HOW TO COMPLETE THIS TASK: Transcribe each record word for word. Skip the images.

[Items listed in a dataset]
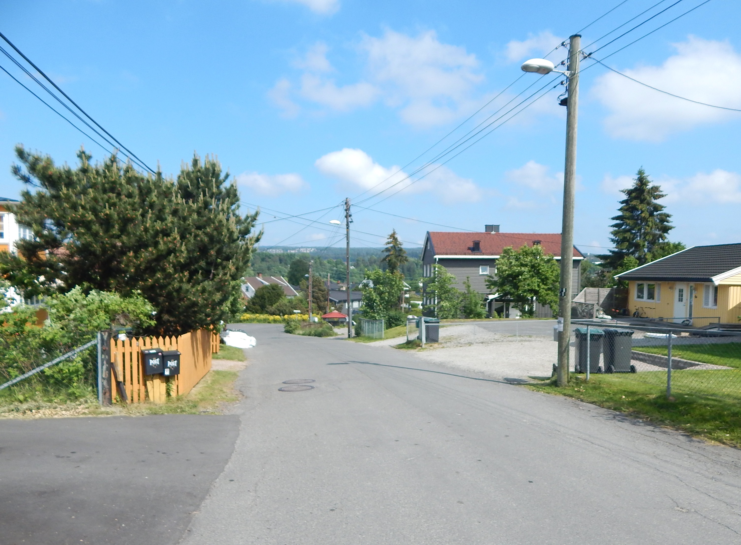 Kildals vei
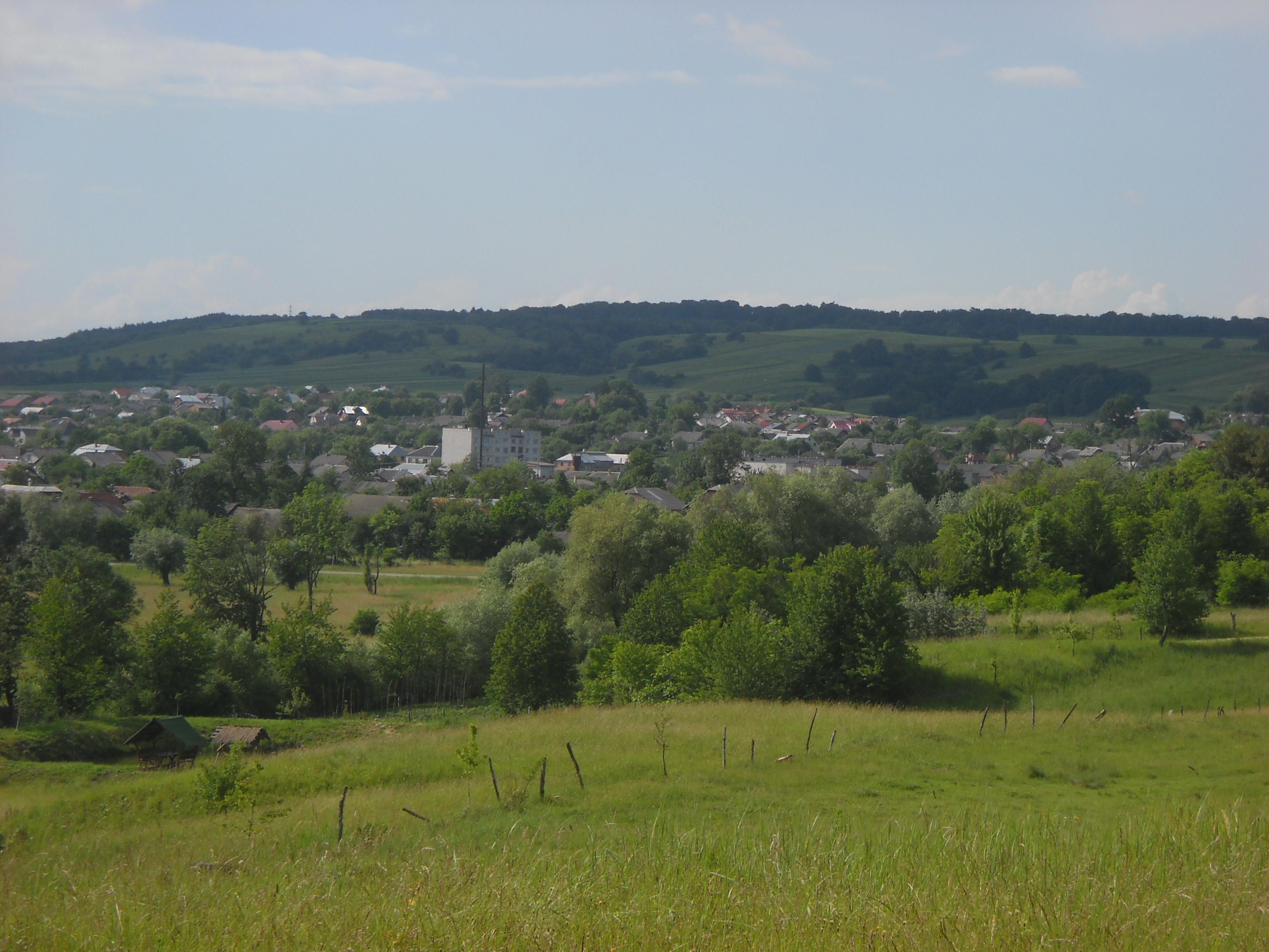 Панорама села Березина
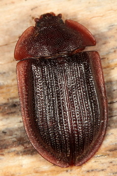 Ostoma ferruginea (Linnaeus, 1758)
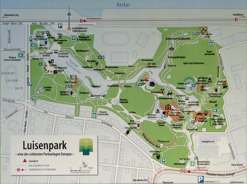 Plan des Luisenparks Mannheim (Dauerhaft installierte Tafel).
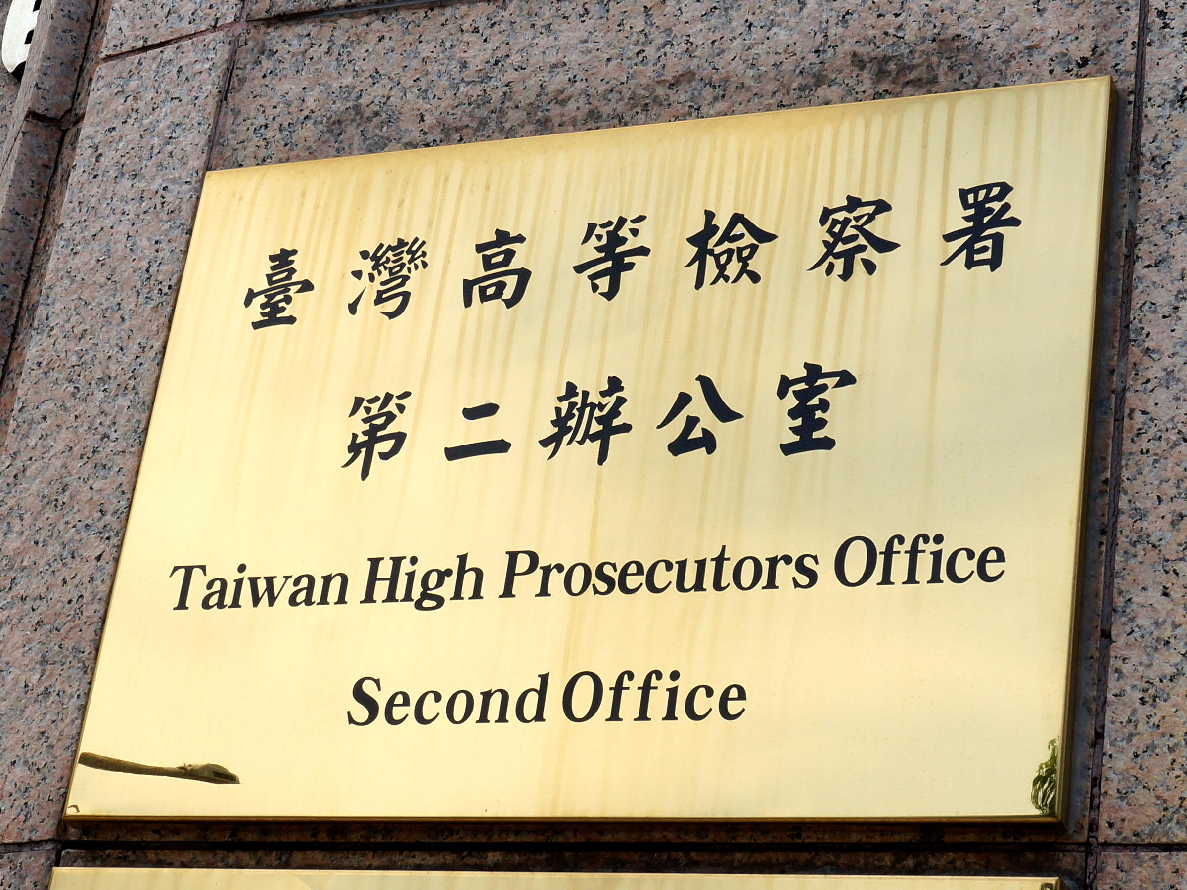 臺灣高等檢察署第二辦公室銘板，位於國家通訊傳播委員會延平南路辦公室大門右側。
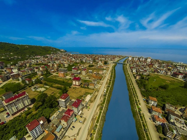 Karadere vadisinden Araklı Görünümü

RESPONSE:
 Kildals vei
 Панорама села Березина
 Ostoma ferruginea (Linnaeus, 1758)
 Plan des Luisenparks Mannheim (Dauerhaft installierte Tafel).
 臺灣高等檢察署第二辦公室銘板，位於國家通訊傳播委員會延平南路辦公室大門右側。
 Karadere vadisinden Araklı Görünümü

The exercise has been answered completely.